Hamada et Leach sont restés amis jusqu’à leurs décès, survenus en 1978 et 1979, à six mois d’écart. Hamada s’est établi à Mashiko et Leach à St Ives, mais l’un comme l’autre voyageaient beaucoup dans le cadre de leur travail.

En 1977, le photojournaliste Katô Setsuo, qui résidait en Grande-Bretagne, a rendu visite à Leach dans sa maison de St Ives, ce qui a fait de lui le dernier journaliste japonais à interviewer Leach, alors célèbre en Grande-Bretagne et vénéré au Japon.

Bernard Leach âgé de 90 ans (© Katō Setsuo)
Bernard Leach âgé de 90 ans (© Katō Setsuo)

« Ma première impression a été qu’il a plus l’air d’un philosophe que d’un potier », dit Katô. Âgé de 90 ans, Leach était aveugle, mais cette rencontre lui offrait une opportunité exceptionnelle de bavarder avec un hôte japonais.

« Quand je l’ai vu, il a dit yoku irrashaimashita [bienvenue] en japonais » se souvient Katô. « Nous avons conversé en anglais… et il parlait, parlait et parlait. Je l’ai interviewé le matin, après le déjeuner et le soir. »

Ils ont également évoqué son compagnon japonais. « Leach a dit que Hamada Shôji était un homme très ‘équilibré’, dans le sens d’un bon équilibre physiologique entre le corps et l’esprit, si bien que Hamada ne se mettait jamais en colère. »

Bernard Leach et la poterie Leach 1920-2020, publié en japonais par Katô Setsuo.
« Bernard Leach et la poterie Leach 1920-2020 », publié en japonais par Katô Setsuo.

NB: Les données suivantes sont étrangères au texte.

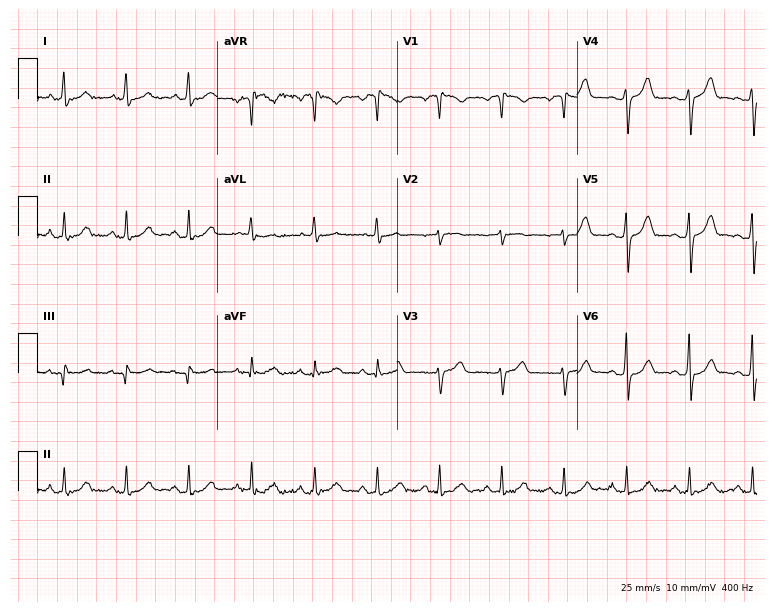
12-lead ECG from a 57-year-old female (7.3-second recording at 400 Hz). No first-degree AV block, right bundle branch block, left bundle branch block, sinus bradycardia, atrial fibrillation or sinus tachycardia recorded for this tracing.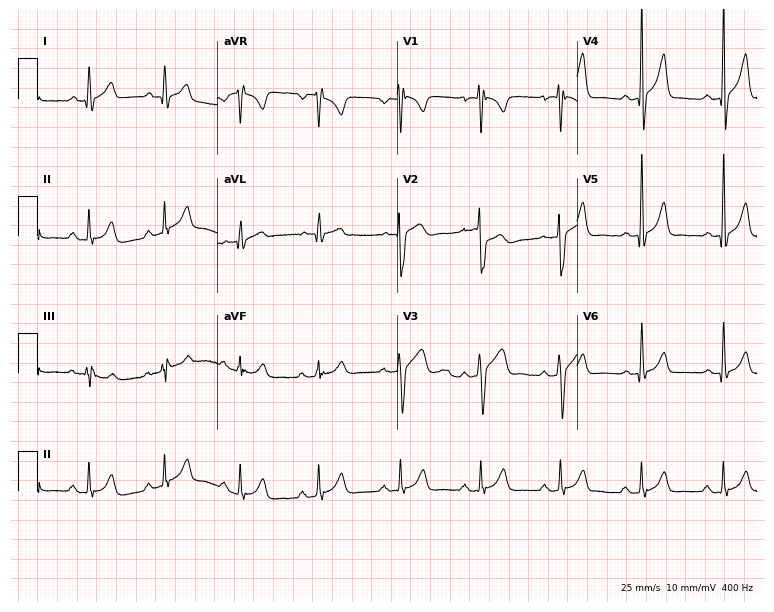
ECG — a man, 22 years old. Labelled as a normal ECG.

La poterie et le mouvement mingei ont aussi été abordés, et Leach s’est plaint de l’omniprésence de la production de masse dans le Japon de la croissance rapide des années 1970. « Il m’a dit que le Japon s’était trop industrialisé et avait oublié l’importance des choses faites à la main. Quelque peu inquiet de la direction empruntée par le Japon, il disait que l’imitation de l’Occident n’était pas une bonne chose. »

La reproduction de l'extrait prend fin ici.